Somedays, I am mommy tired and would love to be all by myself somewhere that doesn't have to be cleaned, with people who don't have various body parts needing to be wiped, whining voices, or complaints about trivial things. A place where clothes and dishes don't need to be washed and dried, food to be planned and prepared (Isn't figuring out what to fix the worst part?), floors that need to be vaccumed or mopped, toys and clutter to move from one surface to another......It never ends. I guess what I need is a nice quiet, white room with lots and lots of chocolate.
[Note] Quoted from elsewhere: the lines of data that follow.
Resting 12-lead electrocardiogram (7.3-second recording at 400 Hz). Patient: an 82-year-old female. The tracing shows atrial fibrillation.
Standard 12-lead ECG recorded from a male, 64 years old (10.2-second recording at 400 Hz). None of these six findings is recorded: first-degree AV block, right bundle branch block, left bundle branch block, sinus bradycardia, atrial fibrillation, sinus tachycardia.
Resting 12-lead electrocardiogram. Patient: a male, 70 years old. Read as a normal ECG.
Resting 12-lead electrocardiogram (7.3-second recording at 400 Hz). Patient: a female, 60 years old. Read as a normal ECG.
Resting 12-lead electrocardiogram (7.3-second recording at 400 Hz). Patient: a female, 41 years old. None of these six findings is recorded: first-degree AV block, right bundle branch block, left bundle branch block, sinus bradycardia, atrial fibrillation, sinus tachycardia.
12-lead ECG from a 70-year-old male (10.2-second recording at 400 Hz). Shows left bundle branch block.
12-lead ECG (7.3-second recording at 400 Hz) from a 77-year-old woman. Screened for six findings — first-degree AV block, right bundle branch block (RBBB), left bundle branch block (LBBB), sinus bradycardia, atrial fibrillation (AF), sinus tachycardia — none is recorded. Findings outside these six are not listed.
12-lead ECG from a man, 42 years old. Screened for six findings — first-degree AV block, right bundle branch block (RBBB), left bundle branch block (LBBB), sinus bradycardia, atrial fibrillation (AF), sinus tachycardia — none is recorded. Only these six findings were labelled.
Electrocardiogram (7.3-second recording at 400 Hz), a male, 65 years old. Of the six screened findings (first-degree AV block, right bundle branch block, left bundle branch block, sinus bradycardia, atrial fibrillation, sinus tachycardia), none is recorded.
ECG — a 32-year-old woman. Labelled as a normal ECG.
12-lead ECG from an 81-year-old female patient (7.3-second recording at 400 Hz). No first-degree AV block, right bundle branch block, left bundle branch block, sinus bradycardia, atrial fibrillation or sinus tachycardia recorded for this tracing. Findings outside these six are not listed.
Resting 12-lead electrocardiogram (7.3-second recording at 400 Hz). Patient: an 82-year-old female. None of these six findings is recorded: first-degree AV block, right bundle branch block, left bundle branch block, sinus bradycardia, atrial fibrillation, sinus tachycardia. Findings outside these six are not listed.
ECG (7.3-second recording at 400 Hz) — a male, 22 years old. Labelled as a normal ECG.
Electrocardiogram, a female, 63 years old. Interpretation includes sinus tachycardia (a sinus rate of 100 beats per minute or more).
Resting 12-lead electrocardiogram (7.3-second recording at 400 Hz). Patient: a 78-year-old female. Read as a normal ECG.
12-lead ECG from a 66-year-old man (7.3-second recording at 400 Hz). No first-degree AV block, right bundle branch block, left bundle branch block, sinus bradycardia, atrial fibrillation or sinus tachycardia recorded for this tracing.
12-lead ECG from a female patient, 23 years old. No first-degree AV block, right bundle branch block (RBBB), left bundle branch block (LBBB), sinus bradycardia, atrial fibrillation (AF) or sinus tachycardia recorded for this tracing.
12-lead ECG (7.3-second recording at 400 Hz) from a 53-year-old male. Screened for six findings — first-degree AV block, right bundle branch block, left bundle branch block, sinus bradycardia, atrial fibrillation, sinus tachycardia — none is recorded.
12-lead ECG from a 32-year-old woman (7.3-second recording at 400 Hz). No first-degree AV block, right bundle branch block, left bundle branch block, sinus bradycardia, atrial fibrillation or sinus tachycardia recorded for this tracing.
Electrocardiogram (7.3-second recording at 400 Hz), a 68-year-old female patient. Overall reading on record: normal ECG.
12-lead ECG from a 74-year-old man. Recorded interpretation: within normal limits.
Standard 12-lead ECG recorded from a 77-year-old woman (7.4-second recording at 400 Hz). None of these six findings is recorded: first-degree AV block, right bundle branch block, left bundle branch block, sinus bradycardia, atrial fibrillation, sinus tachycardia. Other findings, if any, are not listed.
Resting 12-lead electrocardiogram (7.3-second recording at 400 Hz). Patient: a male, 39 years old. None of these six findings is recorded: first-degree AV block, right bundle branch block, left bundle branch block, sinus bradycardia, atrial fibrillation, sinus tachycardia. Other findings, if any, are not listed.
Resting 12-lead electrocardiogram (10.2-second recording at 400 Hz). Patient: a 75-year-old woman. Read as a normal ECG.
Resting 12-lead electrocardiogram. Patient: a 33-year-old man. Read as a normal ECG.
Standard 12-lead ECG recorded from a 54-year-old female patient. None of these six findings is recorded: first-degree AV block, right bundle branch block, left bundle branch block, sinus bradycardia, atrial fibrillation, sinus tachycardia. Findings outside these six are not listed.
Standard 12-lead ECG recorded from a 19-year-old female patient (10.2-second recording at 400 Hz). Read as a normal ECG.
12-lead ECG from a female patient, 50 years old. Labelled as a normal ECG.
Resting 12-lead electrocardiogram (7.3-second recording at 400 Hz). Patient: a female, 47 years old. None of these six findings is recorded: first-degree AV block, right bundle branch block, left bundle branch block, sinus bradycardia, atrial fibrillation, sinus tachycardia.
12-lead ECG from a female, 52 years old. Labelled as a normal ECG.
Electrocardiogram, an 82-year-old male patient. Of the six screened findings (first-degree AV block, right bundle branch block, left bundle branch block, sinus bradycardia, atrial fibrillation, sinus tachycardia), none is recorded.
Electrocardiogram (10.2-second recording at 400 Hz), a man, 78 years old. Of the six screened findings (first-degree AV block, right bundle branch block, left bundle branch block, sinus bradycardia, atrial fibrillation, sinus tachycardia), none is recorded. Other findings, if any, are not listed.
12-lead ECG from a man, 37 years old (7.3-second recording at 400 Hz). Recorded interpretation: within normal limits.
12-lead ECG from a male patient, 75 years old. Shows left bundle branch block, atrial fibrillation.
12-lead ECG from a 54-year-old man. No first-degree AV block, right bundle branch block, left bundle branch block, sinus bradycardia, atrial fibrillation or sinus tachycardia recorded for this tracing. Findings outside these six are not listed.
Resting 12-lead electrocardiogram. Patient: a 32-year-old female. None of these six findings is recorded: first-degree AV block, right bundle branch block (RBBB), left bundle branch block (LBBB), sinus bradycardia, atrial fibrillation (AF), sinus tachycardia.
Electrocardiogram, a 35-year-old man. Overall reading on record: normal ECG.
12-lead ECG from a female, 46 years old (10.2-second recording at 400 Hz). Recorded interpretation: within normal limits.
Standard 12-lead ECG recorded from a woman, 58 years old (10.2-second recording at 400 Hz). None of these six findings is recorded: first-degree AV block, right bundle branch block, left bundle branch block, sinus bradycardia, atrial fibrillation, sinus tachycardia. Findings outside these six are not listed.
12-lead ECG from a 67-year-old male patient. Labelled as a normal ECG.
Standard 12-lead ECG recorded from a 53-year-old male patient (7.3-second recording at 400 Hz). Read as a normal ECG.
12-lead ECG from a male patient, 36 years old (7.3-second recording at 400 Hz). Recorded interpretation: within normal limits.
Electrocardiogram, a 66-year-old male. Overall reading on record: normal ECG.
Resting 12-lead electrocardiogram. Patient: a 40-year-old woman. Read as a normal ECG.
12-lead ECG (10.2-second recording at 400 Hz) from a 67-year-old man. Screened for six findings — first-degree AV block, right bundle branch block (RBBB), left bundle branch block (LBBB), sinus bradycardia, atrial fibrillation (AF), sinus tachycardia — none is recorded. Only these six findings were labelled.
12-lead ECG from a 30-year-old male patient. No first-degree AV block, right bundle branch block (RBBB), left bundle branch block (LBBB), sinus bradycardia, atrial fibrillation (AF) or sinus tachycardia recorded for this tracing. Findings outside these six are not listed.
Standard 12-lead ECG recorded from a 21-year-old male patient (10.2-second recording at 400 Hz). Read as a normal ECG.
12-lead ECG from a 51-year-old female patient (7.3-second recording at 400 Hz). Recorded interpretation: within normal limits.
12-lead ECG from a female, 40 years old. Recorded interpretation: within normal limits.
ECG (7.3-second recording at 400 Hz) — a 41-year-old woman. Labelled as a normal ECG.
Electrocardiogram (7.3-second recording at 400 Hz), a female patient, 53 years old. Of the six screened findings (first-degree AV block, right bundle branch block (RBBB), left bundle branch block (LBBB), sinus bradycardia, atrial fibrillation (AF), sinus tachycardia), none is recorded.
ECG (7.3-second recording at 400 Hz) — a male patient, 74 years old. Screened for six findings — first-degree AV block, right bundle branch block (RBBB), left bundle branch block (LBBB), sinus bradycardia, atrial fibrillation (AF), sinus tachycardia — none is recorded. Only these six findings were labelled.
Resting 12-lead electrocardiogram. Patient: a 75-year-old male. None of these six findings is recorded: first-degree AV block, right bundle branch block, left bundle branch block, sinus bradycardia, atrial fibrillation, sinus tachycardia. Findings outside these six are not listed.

Anyone know where I can check in?
I argue with myself all the time, pointing out to myself that I have so many things to be grateful for, healthly kids, a beautiful, warm home, a dishwasher to wash those dishes and a washer and dryer to wash those clothes.... but then I have to tell that part of my brain, "Shut up, you're interferring with my pity party!" (Shhh, don't tell my kids I said that, we don't say shut up in our house. Just my attempt at that well mannered ideal.) Well, I'm off to climb Mt. Laundry, wade through the dirty dishes swamp, be nice to the neighbor kids, change a poopy diaper, turn off every light in the house AGAIN, serve leftovers nobody wants to eat, and sort though costumes my supermom sister sewed from scratch.
If you'd like to come to my pity party join right in. If you have positive, uplifting comments save them until tomorrow when I take the duct tape off the mouth of that other side of me, you know, the party pooper.